Button Islands

Geography
- Location: Hudson Strait
- Coordinates: 60°38′04″N 64°42′25″W﻿ / ﻿60.63444°N 64.70694°W
- Archipelago: Arctic Archipelago
- Area: 51 km^{2} (20 sq mi)
- Coastline: 111 km (69 mi)
- Highest point: 290 m (950 ft) on Lacy Island

Administration
- Canada
- Nunavut: Nunavut
- Region: Qikiqtaaluk

Demographics
- Population: Uninhabited

= Button Islands =

Island group in Nunavut, Canada

The Button Islands are located in the Arctic Archipelago in the territory of Nunavut. They are surrounded by Ungava Bay, Hudson Strait, Davis Strait, and they are on the north side of Gray Strait. The Button Islands measure 51 km2.

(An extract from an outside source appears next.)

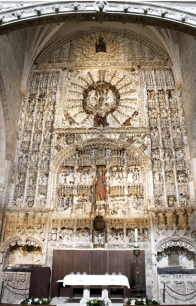 RetabloMayorIglesiadeSanNicolasdeBariBurgos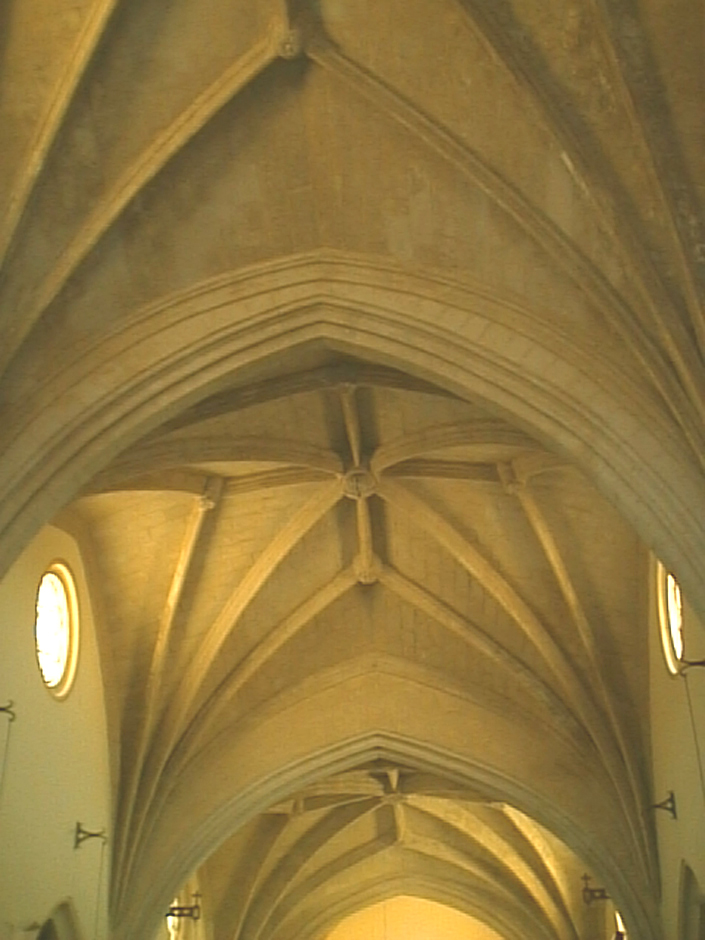 Volte a crociera, chiesa di Sant'Eulalia, Cagliari

The Button Islands consist of two groupings of islands lying in a northeast–southwest direction. They are barren, long, and narrow. The two groups are separated by a 0.2 mi navigable channel. A passage that can be entered from either ends flows through the Button Islands' midsection, measuring 0.2 mi to 0.6 mi wide. The mid-channel depth is approximately 3.7 m towards the northeast end.

One grouping includes Lacy Island, Lawson Island, Goodwin Island, and MacColl Island. The other includes Erhardt Island, Clark Island, King Island, Holdridge Island, Leading Island, Niels Island, and Dolphin Island.

The smaller Knight Islands are about 5 km to the southeast. The Cape Chidley Islands are 28.2 km away.